En Kötü: The Grimm Brothers - Grimm Kardeşler

AAXCwmz.img?w=768&h=431&m=6

Bu filmde kardeşler, Fransız işgali altındaki Almanya'da dolandırıcı olarak seyahat ediyor. Yerel efsaneler hakkındaki derin bilgilerini, insanları karanlık ruhlardan kurtulmaları için onlara ödeme yapmaları için kandırmak için kullanırlar. Ancak, sonunda gerçek bir tehditle karşılaşırlar: Güzelliklerini ve yaşam güçlerini çalmak için genç kadınları öldüren Ayna Kraliçesi. Bu, elbette, iki kahramanımızı büyümeye ve masum hayatları kurtarmak için bazı fedakarlıklar yapmaya zorlar.

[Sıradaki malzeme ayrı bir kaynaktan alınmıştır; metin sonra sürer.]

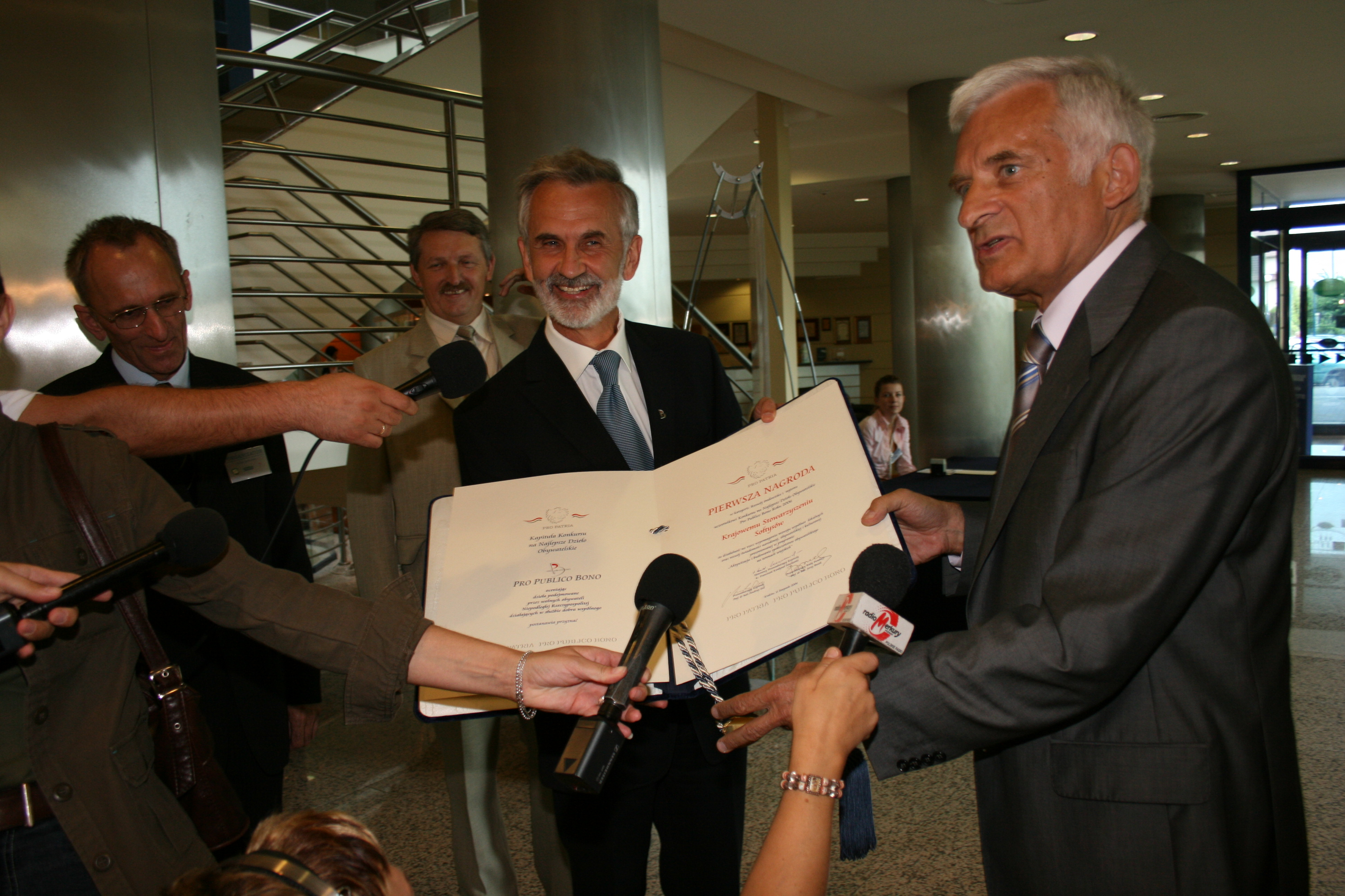 Za swoją działalność KSS otrzymało nagrodę w konkursie ,,Pro publico bono""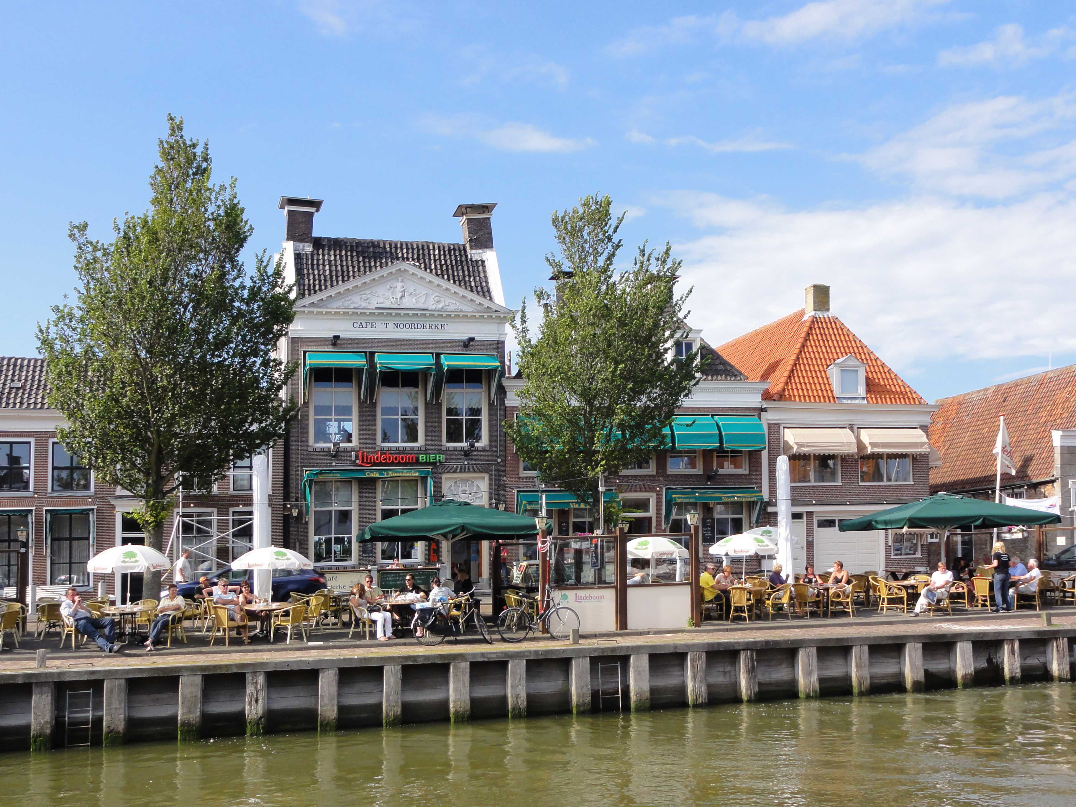 Aan de overzijde van het water de panden Noorderhaven 17 en 19

Kulağa oldukça yaratıcı geliyor ve hikayenin bu versiyonunun işe yaraması için çok çaba harcandı. Ne yazık ki, iyi yönetilen bir film değil. Rotten Tomatoes eleştirmenlerinin fikir birliği, "'Grimm Kardeşler' güzel görüntülerle dolu, ancak hikaye zahmetli ve büyüleyici olmaktan daha az" diyor. Kıdemli film eleştirmeni Roger Ebert filmi "desensiz bir icat, bir olay örgüsü bulamadan ekranda peşinden koşan bir icat. Film, umursadığımız bir hikayeyle bir amaç arayan bir tarz gibi görünüyor."

En İyi: The Bourne Ultimatum - Bourne Ültimatom

AAXChTy.img?w=768&h=431&m=6&x=322&y=92&s

Robert Ludlum'un romanlarından uyarlanan Bourne serisinden en azından bahsetmeden en iyi Matt Damon filmlerini sıralayamazsınız. Damon, örgütün ahlaksız bir işi bıraktığı için onu öldürmeye çalışıp başarısız olduktan sonra hafızasını geri kazanmaya çalışan eski bir CIA ajanı olan Jason Bourne olarak rol alıyor. 2002 yapımı "The Bourne Identity", hayatının kanlı adımlarının izini sürmeye çalışan ünlü karakteri takip ediyor. Rotten Tomatoes'a göre eleştirmenlerden de hit olan 2004 yapımı "The Bourne Supremacy"de görevine devam ediyor. Ama bu listede en büyük ödülü alan 2007 yapımı "The Bourne Ultimatum" serisinin üçüncü filmi.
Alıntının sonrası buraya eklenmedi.